Dropout Docs: Bay Area Doctors Quit Medicine to Work for Digital Health Startups | KQED

File this under #notSurprisingAtAll.

A particularly damning indictment of clinical medicine:

“I loved working with patients but I looked around me and realized that I didn’t want the jobs of anybody who had ‘succeeded’ as a clinician,” said Rebecca Coelius, who graduated with an MD from UCSF.

I fear more and more medical students and residents are feeling this way. Though there is no shortage of excellent clinical mentors, their career and lifestyle may not be appealing to the current generation of trainees.

Coelius goes on to note:

“Tech culture is very appealing when juxtaposed against the hierarchy and myriad hoops to be jumped through in clinical medicine,” she explained.

What hoops exist?

The most familiar to the public include performing well in an undergraduate program, doing well on the MCAT, applying for and getting into medical school, then completing a residency.

There are many, many less familiar hoops that include the four USMLE licensing exams [1], the process of applying for residency (which includes traveling all around the country), applying for licensure in a given state as a resident then later as a practicing physician [2], becoming credentialed at a hospital (forms for which may be up to 100 pages long and a process that takes months) [3], applying for a myriad of ‘numbers’ such as a National Provider Identifier and DEA number, obtaining malpractice insurance, creating/maintaining an academic portfolio (which can take up entire 3" three-ringed binders, passing medical specialty boards [4], and maintaining board certification through the Maintenance of Certification programs. This is not an exhaustive list but represents only the bare minimum [5].

The medical students detailed in this article who have jumped to startups had to do none of these things and will likely make more money working fewer hours in their positions than they ever would have as doctors.

However, those people as do not get to experience the deep satisfaction of practicing medicine. Helping patients is an indescribable feeling. It’s something I really didn’t even experience as a medical student; you only start to get a real flavor for it as a resident.

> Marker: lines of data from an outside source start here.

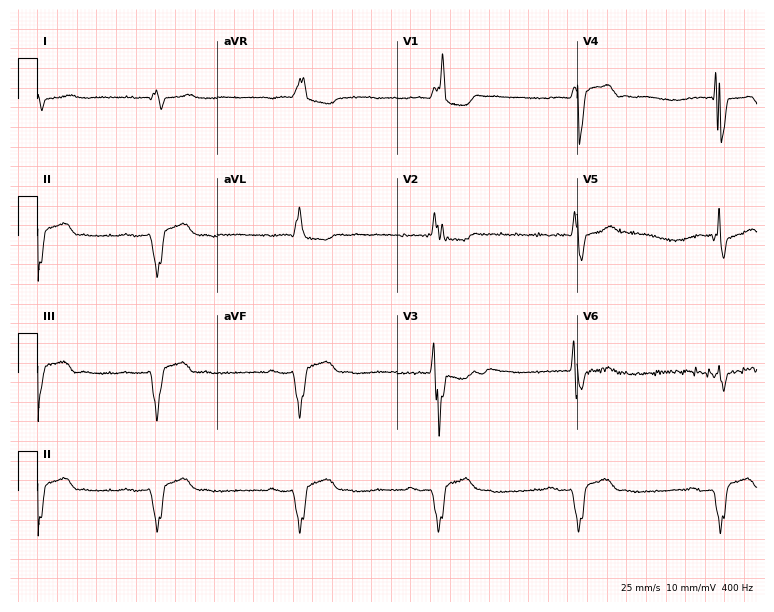
Standard 12-lead ECG recorded from a male patient, 80 years old (7.3-second recording at 400 Hz). None of these six findings is recorded: first-degree AV block, right bundle branch block, left bundle branch block, sinus bradycardia, atrial fibrillation, sinus tachycardia.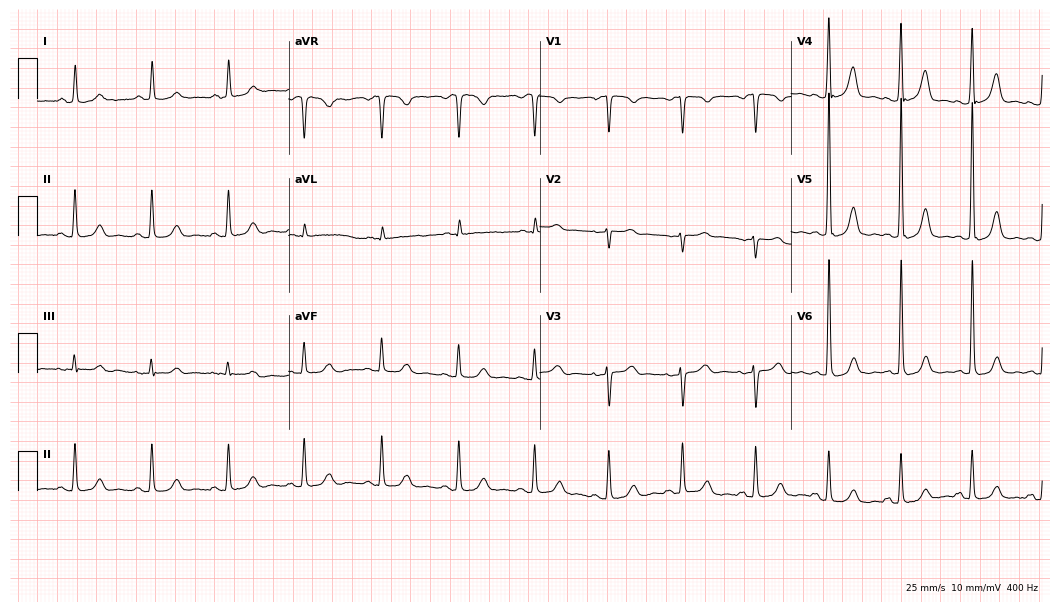
ECG — a 75-year-old woman. Screened for six findings — first-degree AV block, right bundle branch block, left bundle branch block, sinus bradycardia, atrial fibrillation, sinus tachycardia — none is recorded.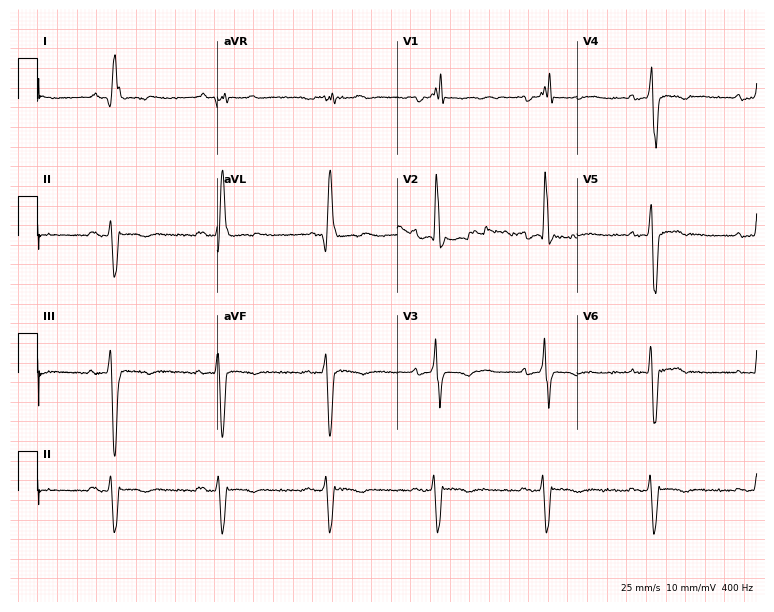
ECG — an 81-year-old male patient. Findings include right bundle branch block.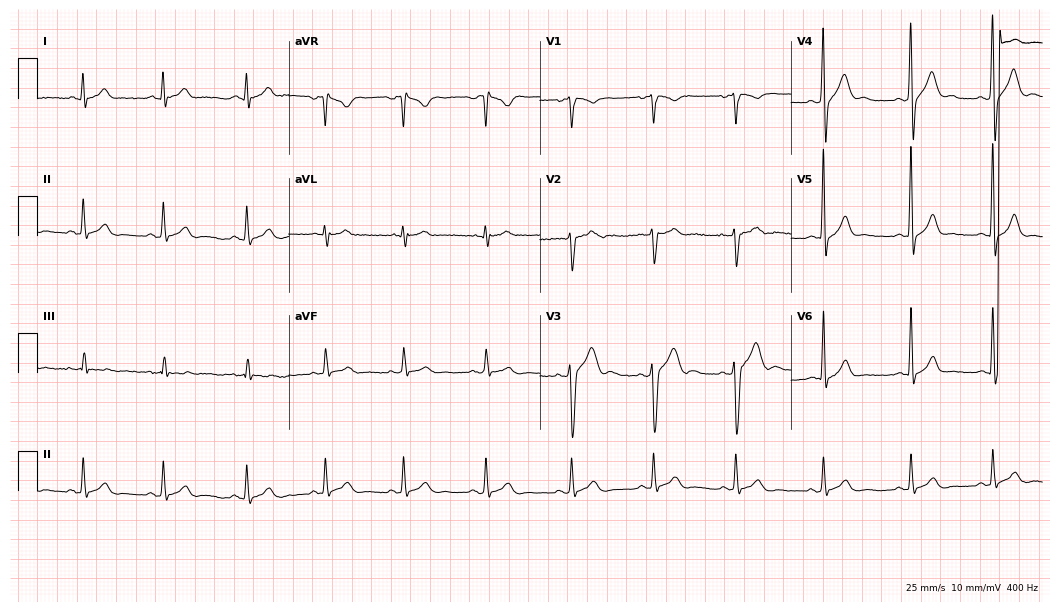
Resting 12-lead electrocardiogram (10.2-second recording at 400 Hz). Patient: a male, 17 years old. Read as a normal ECG.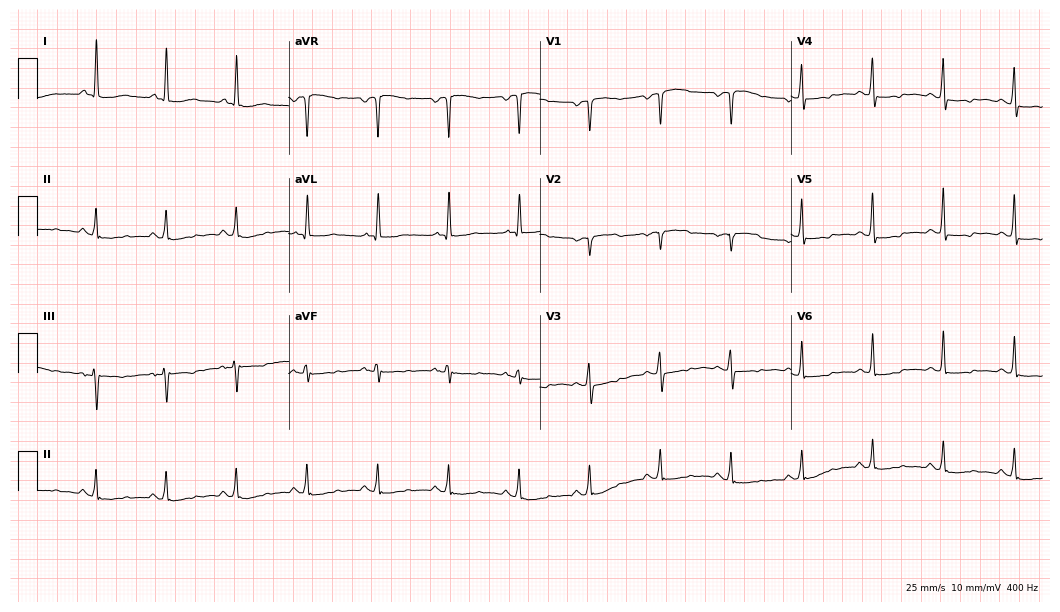
12-lead ECG from a woman, 70 years old. Screened for six findings — first-degree AV block, right bundle branch block, left bundle branch block, sinus bradycardia, atrial fibrillation, sinus tachycardia — none is recorded. Other findings, if any, are not listed.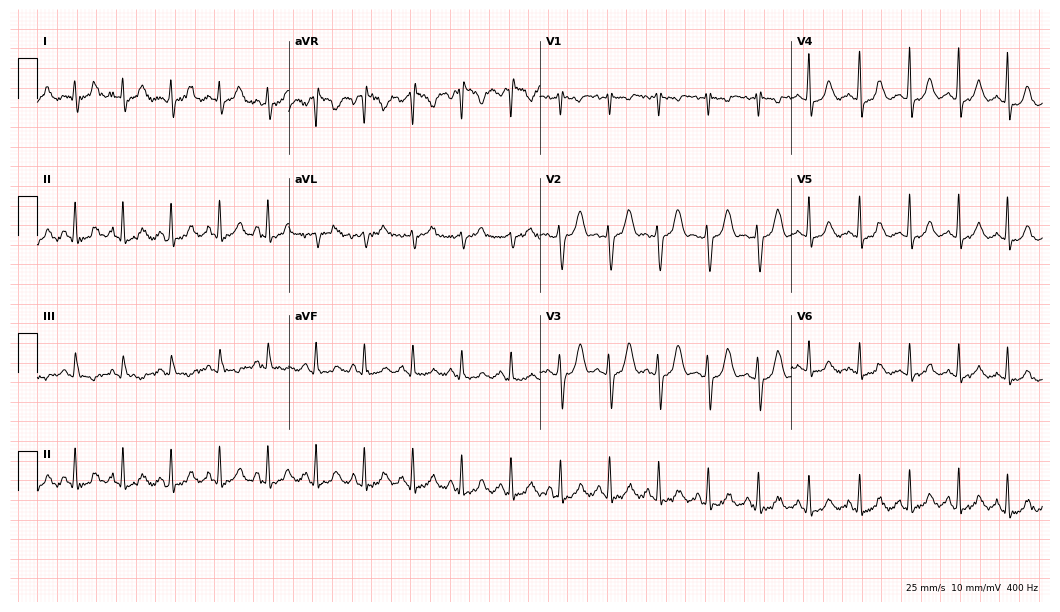
ECG (10.2-second recording at 400 Hz) — a 40-year-old woman. Findings include sinus tachycardia (a sinus rate of 100 beats per minute or more).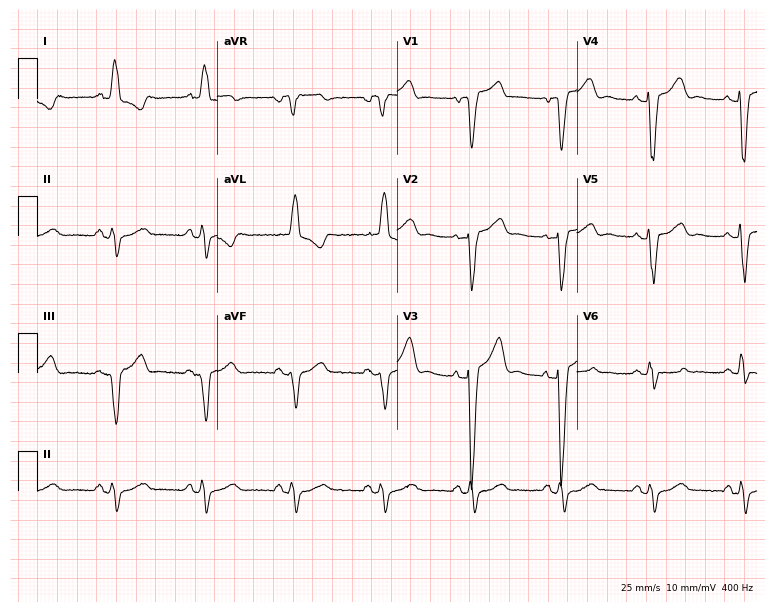
Electrocardiogram (7.3-second recording at 400 Hz), a 78-year-old woman. Interpretation includes left bundle branch block.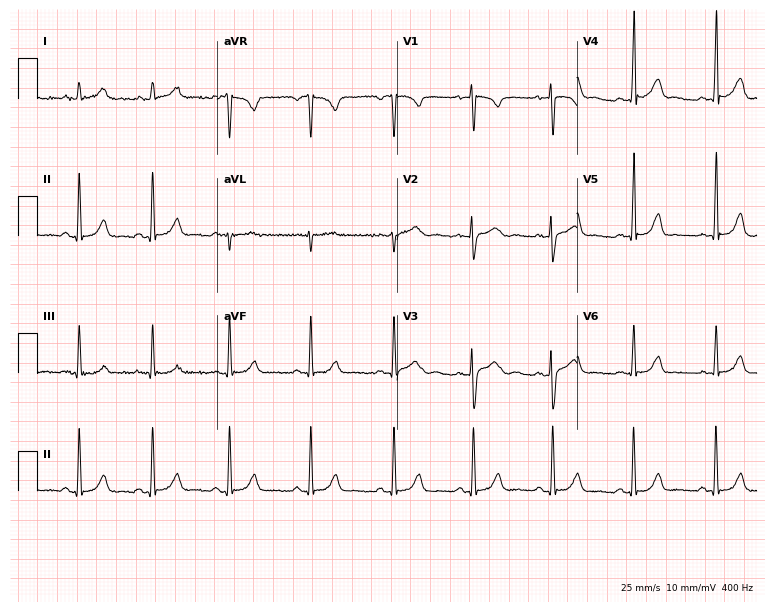
12-lead ECG from a woman, 31 years old. Recorded interpretation: within normal limits.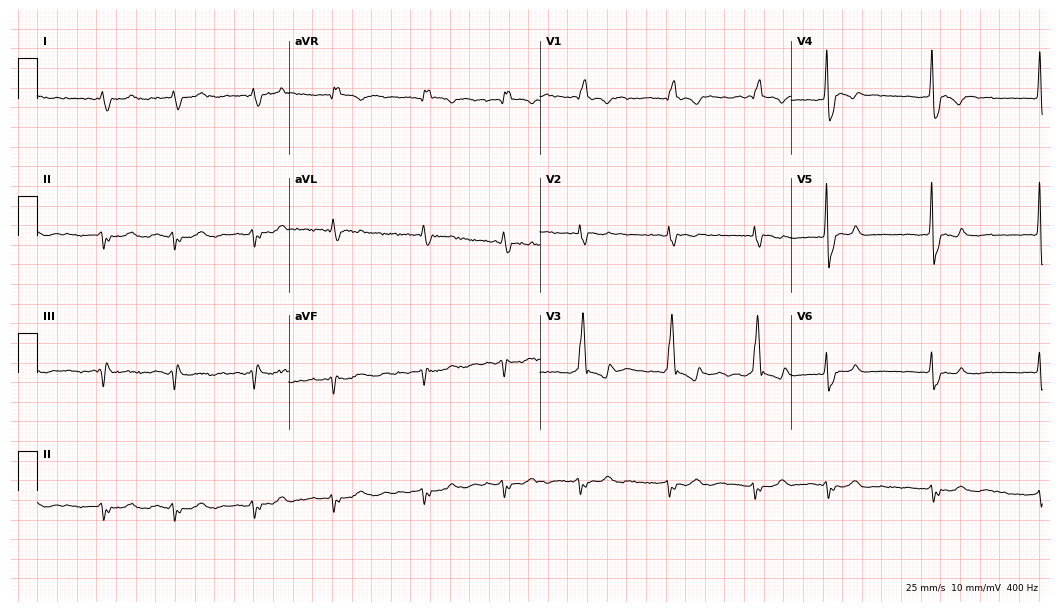
Resting 12-lead electrocardiogram. Patient: an 84-year-old male. None of these six findings is recorded: first-degree AV block, right bundle branch block, left bundle branch block, sinus bradycardia, atrial fibrillation, sinus tachycardia. Other findings, if any, are not listed.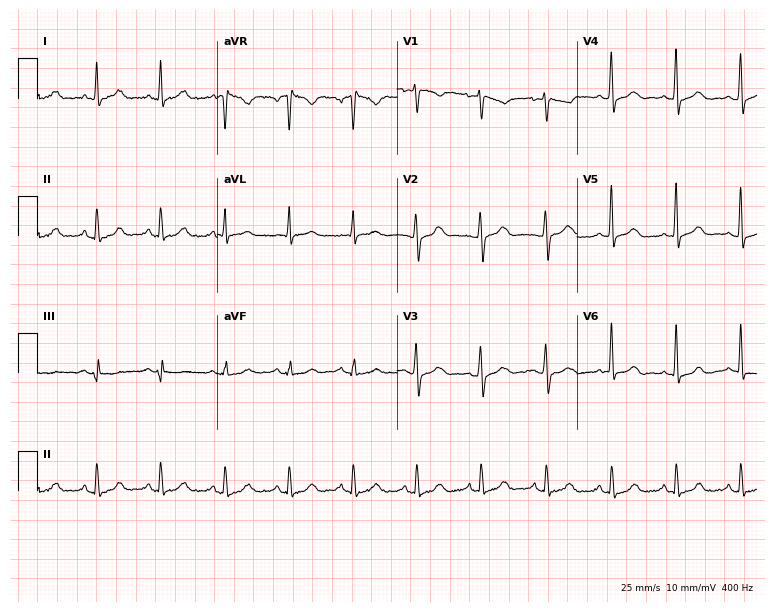
12-lead ECG (7.3-second recording at 400 Hz) from a 42-year-old female patient. Screened for six findings — first-degree AV block, right bundle branch block, left bundle branch block, sinus bradycardia, atrial fibrillation, sinus tachycardia — none is recorded.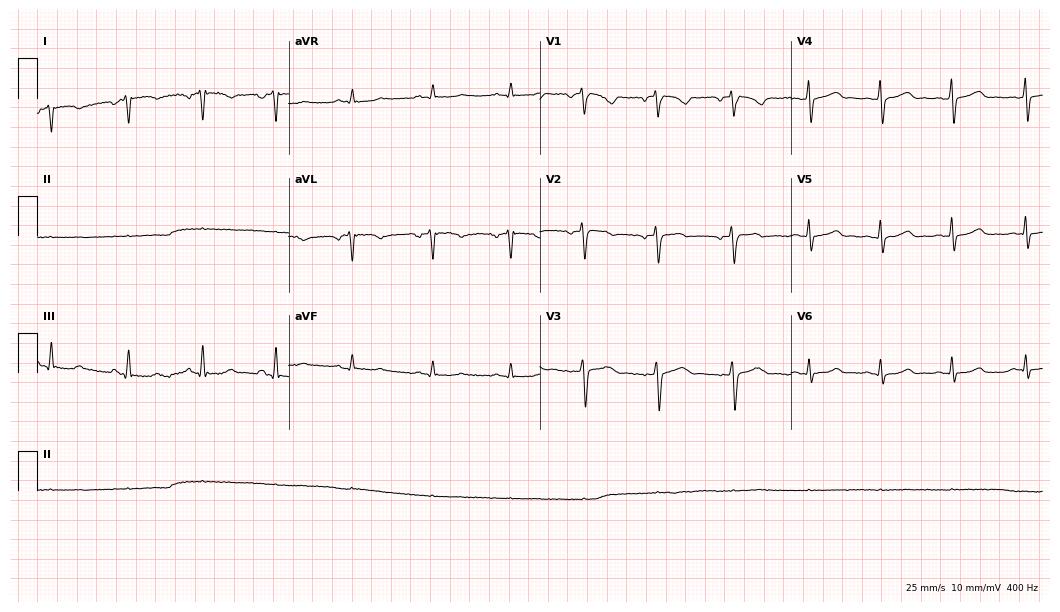
Electrocardiogram (10.2-second recording at 400 Hz), a 26-year-old woman. Of the six screened findings (first-degree AV block, right bundle branch block, left bundle branch block, sinus bradycardia, atrial fibrillation, sinus tachycardia), none is recorded. Other findings, if any, are not listed.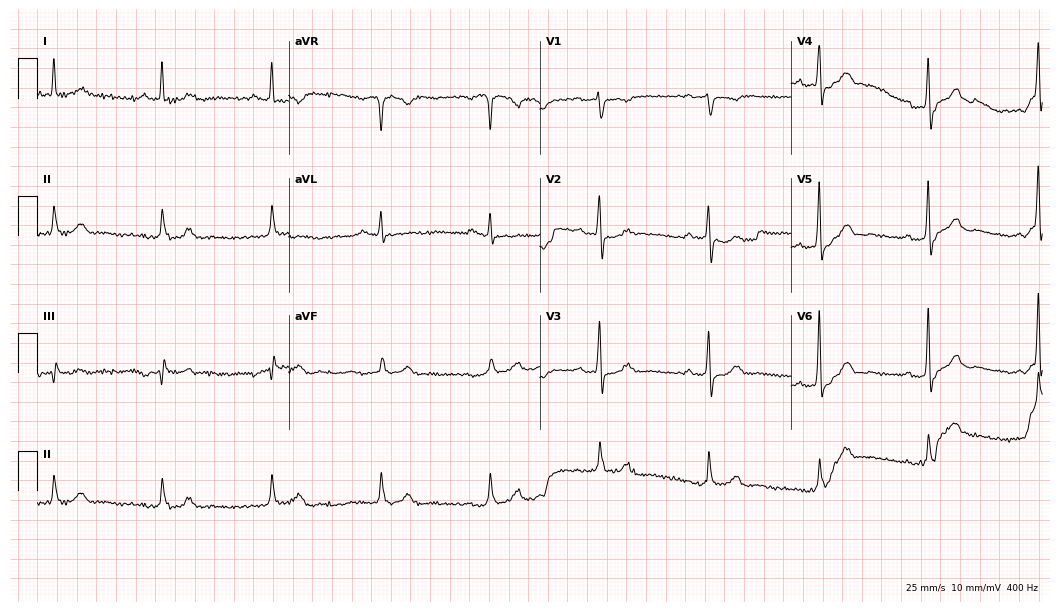
Electrocardiogram, a male, 81 years old. Of the six screened findings (first-degree AV block, right bundle branch block (RBBB), left bundle branch block (LBBB), sinus bradycardia, atrial fibrillation (AF), sinus tachycardia), none is recorded. Findings outside these six are not listed.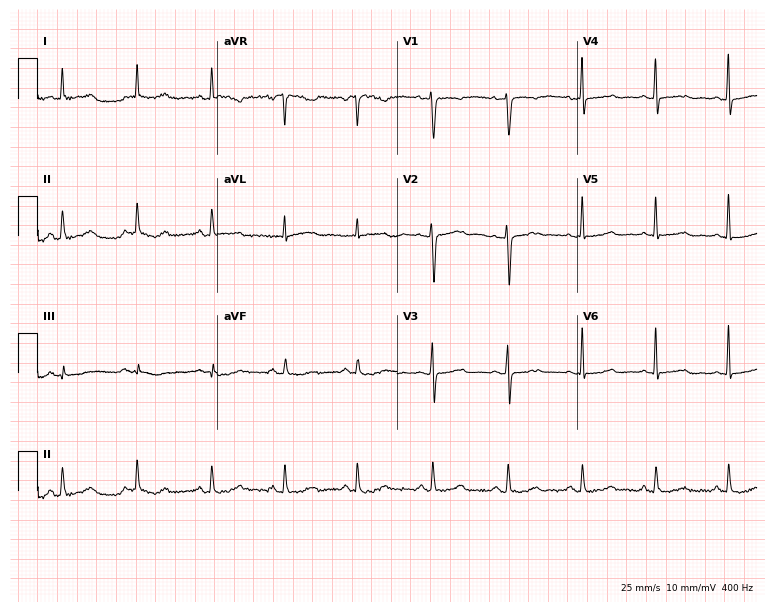
12-lead ECG from a female, 65 years old. No first-degree AV block, right bundle branch block (RBBB), left bundle branch block (LBBB), sinus bradycardia, atrial fibrillation (AF) or sinus tachycardia recorded for this tracing. Findings outside these six are not listed.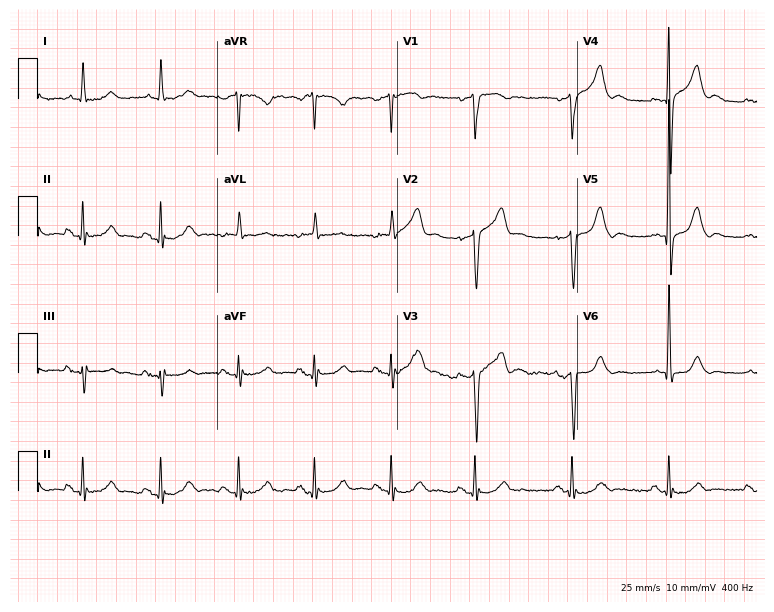
12-lead ECG (7.3-second recording at 400 Hz) from a man, 77 years old. Labelled as a normal ECG.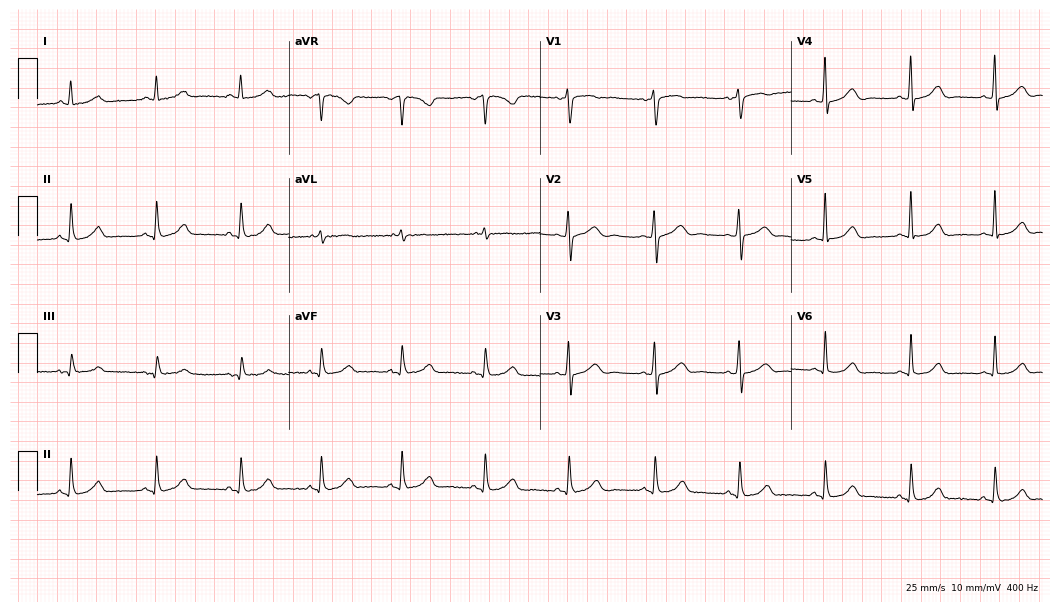
12-lead ECG from a 43-year-old female. Labelled as a normal ECG.

I fear two things for this trend:

  1. We are losing very smart people who would make tremendous clinicians and further the practice of medicine itself.
  2. Startups are attracting people with MDs who have never actually practiced medicine and do not truly understand medicine [6].

Both of these issues need to be addressed by (1) trying to tackle all of those ‘hoops’ listed above while ensuring doctors are well-trained and qualified and (2) developing career paths for practicing doctors to work with startups on creating ways to make technology and medicine work in harmony.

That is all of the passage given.